Answer: I thank the reviewer for pointing this out. I have now reviewed all the mentioned sections (Lines 408–410, 425–431, and 432–437) and added the appropriate references to support each of the statements. These citations include recent and relevant literature, ensuring that the clinical observations and experimental findings discussed are properly substantiated and clearly traceable to their original sources.

Minor issues:

In this type pf the review, I’d suggest to rephrase/rename subsections 8 and 9 to highlight the fact that they contain „research gaps” and „Future research directions”, as it is often seen in reviews aiming at drawing attention to the interesting and/or emerging, yet not elucidated topic.
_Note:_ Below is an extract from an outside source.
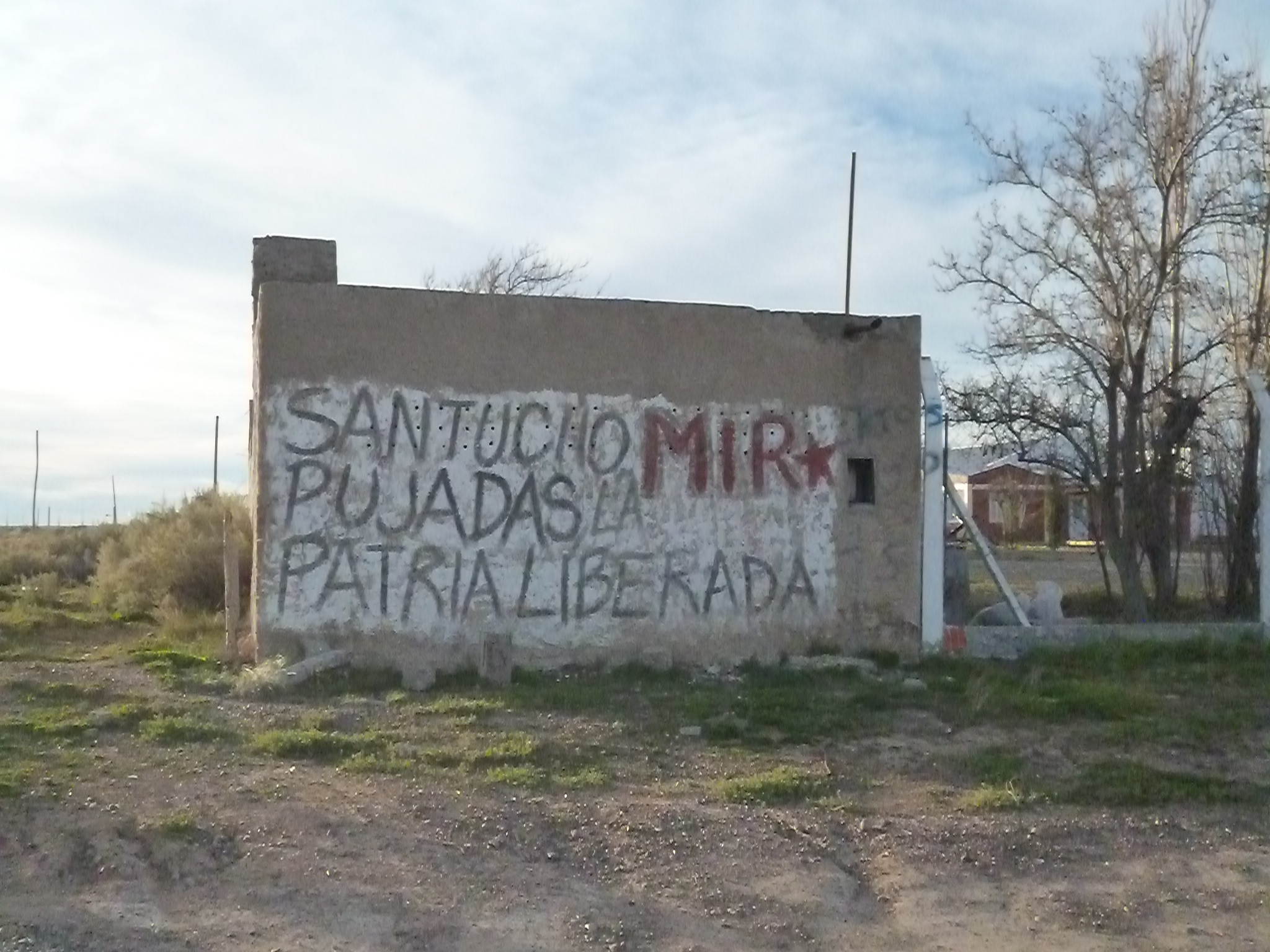 Aeropuerto Viejo de Trelew, actual Centro Cultural por la Memoria. Funcionó como terminal aérea entre 1938 y 1979, cuando fue reubicado. El 15 de agosto de 1972, 110 prisioneros políticos se fugaron del penal de Rawson y tomaron un BAC 1-11 de Austral que se dirigía a Buenos Aires, para dirigirse primero a Chile y después a Cuba. Los planes fallaron y 19 de ellos, que no lograron escaparse, decidieron tomar el edificio. Una patrulla militar bajo las órdenes del capitán de corbeta Luis Emilio Sosa, condujo a los prisioneros recapturados a la Base Aeronaval Almirante Zar. Allí fueron fusilados el 22 de agosto, en lo que se conoce como "Masacre de Trelew".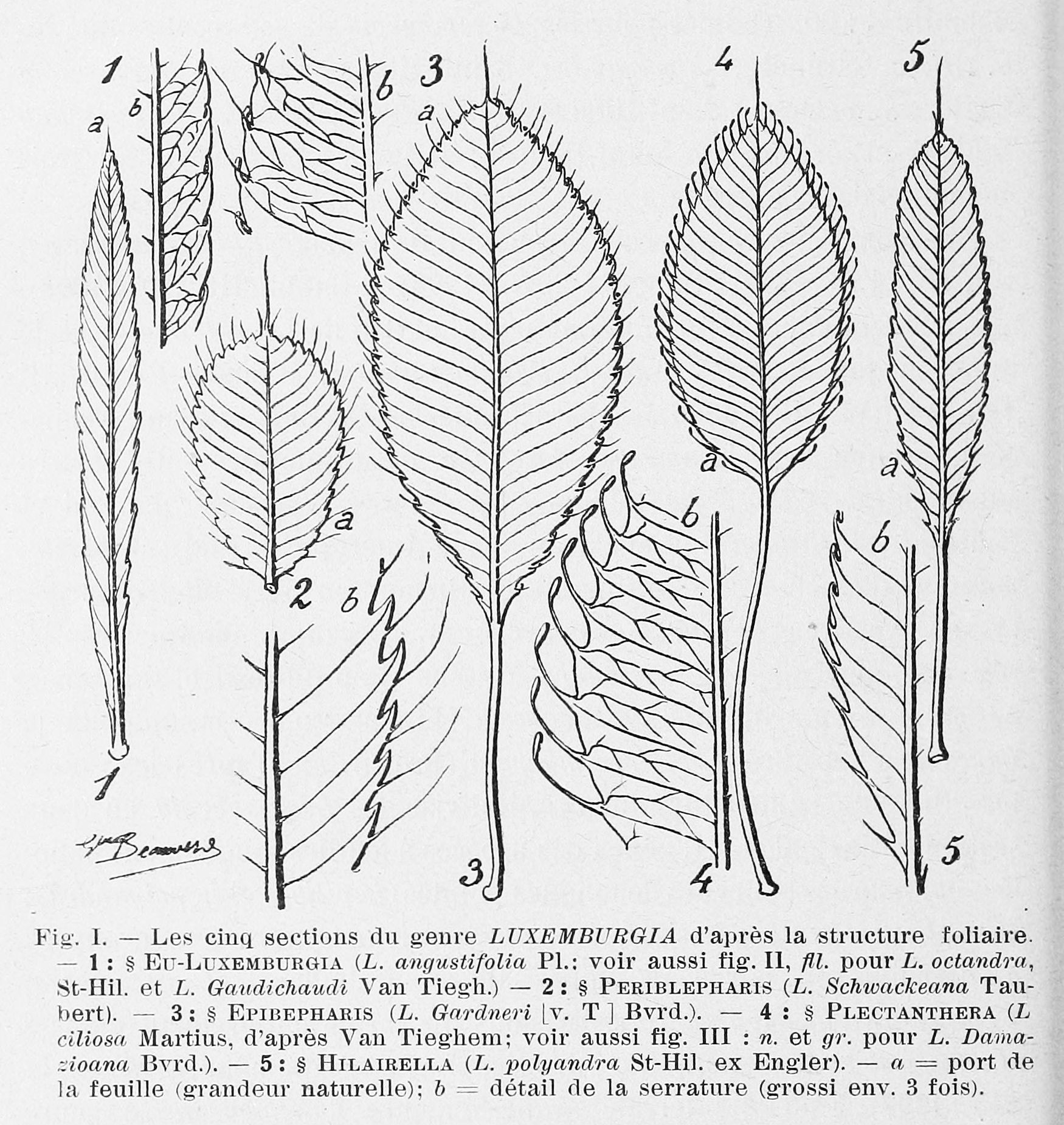 Illustrations of (1) Luxemburgia angustifolia (Ochnaceae), (2) Luxemburgia Schwackeana, (3) Luxemburgia Gardneri (= Luxemburgia glazioviana), (4) Luxemburgia ciliosa, and (5) Luxemburgia polyandra (Ochnaceae)

Answer: I thank the reviewer for this constructive suggestion. I have now rephrased the subsection titles to clearly convey their focus: subsection 8 is now titled “Research Gaps in Glucocorticoid–Eosinopoiesis Interactions”, and subsection 9 is now titled “Future Research Directions”. These revised titles more explicitly highlight that these sections address areas where evidence is lacking and where further investigation could yield significant advances, aligning with the structure often seen in reviews that aim to encourage research in emerging topics.

Round 2

Reviewer 1 Report

Comments and Suggestions for Authors

The revised version of the manuscript is much improved and it addresses most of the relevant critical points.

Reviewer 2 Report

Comments and Suggestions for Authors

The authors significantly improved their manuscript, and it is now suitable for publication in Allergies.

Reviewer 3 Report

Comments and Suggestions for Authors

My remarks have been addressed accorodingly and relevant feedback has been provided by the Author. The manuscript is comprehensive and clearly described the scientific problem, highlighting knowledge gaps and shaling future possible research paths.

I have no more remarks on my behalf.